Third, the set of financial services you use depends on who you are. If I were a poor American, my inventory would be quite different. I might not have the steady job that makes me an attractive risk to mortgage lenders. My compensation might not include a retirement plan. I might have trouble maintaining a minimum balance in a checking or savings account. And, to borrow a term from the Commission on Thrift, a coalition of U.S. non-profits, the “concierge services” of government-subsidized retirement and college savings accounts would probably disappear from my list.[6] So might all the insurance policies and the checking account. In their place might appear check cashers and payday lenders extending credit at 400 percent per annum. Just as there are more drugs for male impotence than malaria, the financial services available to the rich outshine those within reach of the poor—in quality, diversity, and cost. This too is worth noting: my wife’s inventory is identical to mine. But in many countries, law and custom keep women out of formal finance.

Perhaps the most important lesson from this exercise is about how financial services, like roads and piped water, undergird the comfortable life. Imagine having to conduct your life without financial services: no bank accounts, no bank loans, no credit cards, no insurance, not even payday loans…just cash. The intangibility of these services belies their importance. Their chief benefit, I would argue, is in serving the purpose on my list: helping people manage and maintain consumption during lean seasons and catastrophes. In the vocabulary of Amartya Sen, financial services give people more agency, more control over their lives—more freedom. However, as Sen emphasizes, freedom begets freedom. Those who already have more agency, thanks to being rich or male, say, can access better services.[7] Those who come to the financial service marketplace with fewer advantages leave with fewer.

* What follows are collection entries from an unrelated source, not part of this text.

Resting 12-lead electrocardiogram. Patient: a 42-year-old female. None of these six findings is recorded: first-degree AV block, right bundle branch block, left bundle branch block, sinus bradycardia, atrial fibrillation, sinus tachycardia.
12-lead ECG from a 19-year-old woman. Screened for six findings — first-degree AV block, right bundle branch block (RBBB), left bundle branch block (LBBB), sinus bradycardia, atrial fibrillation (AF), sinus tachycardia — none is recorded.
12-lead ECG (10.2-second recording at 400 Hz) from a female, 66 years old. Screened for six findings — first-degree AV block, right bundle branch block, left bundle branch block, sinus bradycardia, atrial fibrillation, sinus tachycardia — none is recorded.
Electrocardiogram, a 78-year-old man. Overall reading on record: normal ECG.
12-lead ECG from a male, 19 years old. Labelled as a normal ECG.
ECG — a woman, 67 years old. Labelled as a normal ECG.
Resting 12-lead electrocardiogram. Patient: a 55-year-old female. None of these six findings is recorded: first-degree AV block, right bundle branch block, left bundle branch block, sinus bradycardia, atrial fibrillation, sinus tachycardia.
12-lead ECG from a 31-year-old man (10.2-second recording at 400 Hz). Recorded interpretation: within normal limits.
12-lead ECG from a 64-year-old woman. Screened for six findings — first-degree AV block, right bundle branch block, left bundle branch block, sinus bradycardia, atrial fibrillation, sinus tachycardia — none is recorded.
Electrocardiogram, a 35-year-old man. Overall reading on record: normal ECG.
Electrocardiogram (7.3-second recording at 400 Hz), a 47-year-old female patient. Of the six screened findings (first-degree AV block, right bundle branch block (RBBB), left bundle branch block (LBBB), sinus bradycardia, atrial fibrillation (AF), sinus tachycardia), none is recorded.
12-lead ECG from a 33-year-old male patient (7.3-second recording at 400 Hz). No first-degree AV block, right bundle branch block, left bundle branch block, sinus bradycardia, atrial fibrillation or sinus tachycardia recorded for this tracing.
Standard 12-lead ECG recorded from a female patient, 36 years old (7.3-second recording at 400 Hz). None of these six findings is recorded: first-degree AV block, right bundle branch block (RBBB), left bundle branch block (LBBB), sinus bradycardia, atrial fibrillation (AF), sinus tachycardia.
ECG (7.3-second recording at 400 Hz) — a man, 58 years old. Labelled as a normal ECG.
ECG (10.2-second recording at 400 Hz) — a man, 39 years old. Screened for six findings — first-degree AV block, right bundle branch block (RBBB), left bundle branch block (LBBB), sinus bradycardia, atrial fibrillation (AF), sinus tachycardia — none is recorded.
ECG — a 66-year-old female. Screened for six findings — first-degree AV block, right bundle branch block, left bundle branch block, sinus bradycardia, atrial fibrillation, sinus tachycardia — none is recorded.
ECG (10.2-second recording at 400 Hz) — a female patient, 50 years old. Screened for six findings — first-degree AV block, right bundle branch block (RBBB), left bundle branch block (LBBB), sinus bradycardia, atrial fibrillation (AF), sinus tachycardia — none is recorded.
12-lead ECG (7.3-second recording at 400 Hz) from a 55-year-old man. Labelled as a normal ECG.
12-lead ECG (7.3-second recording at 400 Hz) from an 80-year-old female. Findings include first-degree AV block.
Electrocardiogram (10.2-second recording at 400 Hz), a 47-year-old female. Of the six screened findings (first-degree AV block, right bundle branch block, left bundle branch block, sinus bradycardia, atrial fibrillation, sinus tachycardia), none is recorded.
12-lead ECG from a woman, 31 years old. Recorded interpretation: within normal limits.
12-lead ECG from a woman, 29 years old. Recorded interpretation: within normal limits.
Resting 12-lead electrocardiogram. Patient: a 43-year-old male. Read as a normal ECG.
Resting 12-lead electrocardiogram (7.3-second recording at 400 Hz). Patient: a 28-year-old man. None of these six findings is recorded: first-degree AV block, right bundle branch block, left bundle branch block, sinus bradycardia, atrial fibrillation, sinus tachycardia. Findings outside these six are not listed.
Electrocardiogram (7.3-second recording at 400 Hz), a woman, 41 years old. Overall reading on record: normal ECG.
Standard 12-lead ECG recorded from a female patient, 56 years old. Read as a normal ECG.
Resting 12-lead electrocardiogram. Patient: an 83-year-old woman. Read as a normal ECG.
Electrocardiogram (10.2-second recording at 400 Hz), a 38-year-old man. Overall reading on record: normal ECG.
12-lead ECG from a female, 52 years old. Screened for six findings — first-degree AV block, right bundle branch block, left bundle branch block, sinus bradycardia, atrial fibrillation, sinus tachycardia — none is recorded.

The financial challenges of the poor

In comparing and contrasting the rich and the poor, the famous exchange between F. Scott Fitzgerald and Ernest Hemingway comes to mind. “The rich are different from us,” Fitzgerald observed. “Yes,” retorted Hemingway, “they have more money.”

Actually, that never happened. The story is a Hemingway fiction, a put-down of his rival’s fascination with the rich.[8] But this apocryphal exchange does capture a real question for us: is there much difference between being rich and being poor? When it comes to solving financial problems, are rich the same as poor, except with more money?

Yes and no. Broadly, rich and poor are no different: all need to transact, invest, build assets, and sustain consumption. On the other hand, the financial circumstances of the poor are qualitatively, not just quantitatively, distinct. Their needs, especially to sustain consumption, are more acute, and the strategies they use to meet those needs are in several respects quite different.

Poor families, for example, are more apt to dispatch members to find work. Migrating for work can increase earnings as well as smooth them through spatial diversification. Living in 1995–96 in a village in southern Bangladeshi served by the Grameen Bank, graduate student Sanae Ito discovered that the surest way for residents to get out of poverty in that village was to get out of the village. A family would save up or borrow to send a spouse or child to the capital, Dhaka, to do day labor or even get a job.[9] In Kenya, the wildly popular mobile phone–based money transfer service, M-PESA, got its start with the slogan “Send Money Home.” The target client lived in Nairobi and needed safe ways to send funds to his parents, wife, or children in the countryside.[10] Bangladeshi and Kenyan villages also export workers even farther afield. Bangladeshi men working construction and other jobs in the Middle East are sending macroeconomically significant flows of money homeward. Many Kenyans go to the U.K. Companies such as Western Union and MoneyGram help these workers remit funds across borders. In Bangladesh, BRAC Bank, a spin-off of the giant non-profit BRAC, has teamed up with Western Union to turn its branches into money transfer points. In Kenya, Safaricom, the creator of M-PESA, is working to bypass money transfer major by extending its network internationally. (See Figure 1.) Already, amazingly, M-PESA does more transactions domestically than Western Union does globally.[11]